* **Your objective**: Exact reproduction of every entry is required.

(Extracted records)
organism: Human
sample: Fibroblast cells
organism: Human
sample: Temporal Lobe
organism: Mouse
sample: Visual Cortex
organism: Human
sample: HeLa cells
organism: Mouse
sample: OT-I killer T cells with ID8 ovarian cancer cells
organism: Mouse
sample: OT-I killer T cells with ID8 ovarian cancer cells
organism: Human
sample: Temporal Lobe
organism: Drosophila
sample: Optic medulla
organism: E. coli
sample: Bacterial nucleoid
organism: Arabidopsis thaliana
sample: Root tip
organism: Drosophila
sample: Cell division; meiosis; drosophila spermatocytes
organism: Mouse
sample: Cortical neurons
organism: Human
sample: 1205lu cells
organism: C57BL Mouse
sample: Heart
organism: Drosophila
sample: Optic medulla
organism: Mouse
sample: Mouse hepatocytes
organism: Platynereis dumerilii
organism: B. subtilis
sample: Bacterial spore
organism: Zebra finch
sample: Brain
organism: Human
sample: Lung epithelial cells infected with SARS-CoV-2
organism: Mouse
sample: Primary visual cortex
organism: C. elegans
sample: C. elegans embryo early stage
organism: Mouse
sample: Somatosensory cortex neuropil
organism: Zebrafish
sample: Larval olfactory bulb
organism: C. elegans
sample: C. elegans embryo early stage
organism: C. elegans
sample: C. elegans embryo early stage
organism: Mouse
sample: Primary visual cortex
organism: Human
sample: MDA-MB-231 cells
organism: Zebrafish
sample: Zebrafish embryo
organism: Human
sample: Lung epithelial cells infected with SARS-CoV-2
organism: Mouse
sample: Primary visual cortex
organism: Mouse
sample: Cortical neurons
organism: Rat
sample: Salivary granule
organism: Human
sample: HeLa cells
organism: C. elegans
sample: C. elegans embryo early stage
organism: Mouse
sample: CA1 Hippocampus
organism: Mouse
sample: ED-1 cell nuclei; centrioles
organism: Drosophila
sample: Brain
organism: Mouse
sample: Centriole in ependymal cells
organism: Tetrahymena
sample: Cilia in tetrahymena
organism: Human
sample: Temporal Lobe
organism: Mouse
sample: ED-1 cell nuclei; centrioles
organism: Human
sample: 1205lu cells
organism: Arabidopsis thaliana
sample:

* **Problem solution**:
organism: Human
sample: Fibroblast cells
organism: Human
sample: Temporal Lobe
organism: Mouse
sample: Visual Cortex
organism: Human
sample: HeLa cells
organism: Mouse
sample: OT-I killer T cells with ID8 ovarian cancer cells
organism: Mouse
sample: OT-I killer T cells with ID8 ovarian cancer cells
organism: Human
sample: Temporal Lobe
organism: Drosophila
sample: Optic medulla
organism: E. coli
sample: Bacterial nucleoid
organism: Arabidopsis thaliana
sample: Root tip
organism: Drosophila
sample: Cell division; meiosis; drosophila spermatocytes
organism: Mouse
sample: Cortical neurons
organism: Human
sample: 1205lu cells
organism: C57BL Mouse
sample: Heart
organism: Drosophila
sample: Optic medulla
organism: Mouse
sample: Mouse hepatocytes
organism: Platynereis dumerilii
organism: B. subtilis
sample: Bacterial spore
organism: Zebra finch
sample: Brain
organism: Human
sample: Lung epithelial cells infected with SARS-CoV-2
organism: Mouse
sample: Primary visual cortex
organism: C. elegans
sample: C. elegans embryo early stage
organism: Mouse
sample: Somatosensory cortex neuropil
organism: Zebrafish
sample: Larval olfactory bulb
organism: C. elegans
sample: C. elegans embryo early stage
organism: C. elegans
sample: C. elegans embryo early stage
organism: Mouse
sample: Primary visual cortex
organism: Human
sample: MDA-MB-231 cells
organism: Zebrafish
sample: Zebrafish embryo
organism: Human
sample: Lung epithelial cells infected with SARS-CoV-2
organism: Mouse
sample: Primary visual cortex
organism: Mouse
sample: Cortical neurons
organism: Rat
sample: Salivary granule
organism: Human
sample: HeLa cells
organism: C. elegans
sample: C. elegans embryo early stage
organism: Mouse
sample: CA1 Hippocampus
organism: Mouse
sample: ED-1 cell nuclei; centrioles
organism: Drosophila
sample: Brain
organism: Mouse
sample: Centriole in ependymal cells
organism: Tetrahymena
sample: Cilia in tetrahymena
organism: Human
sample: Temporal Lobe
organism: Mouse
sample: ED-1 cell nuclei; centrioles
organism: Human
sample: 1205lu cells
organism: Arabidopsis thaliana
sample:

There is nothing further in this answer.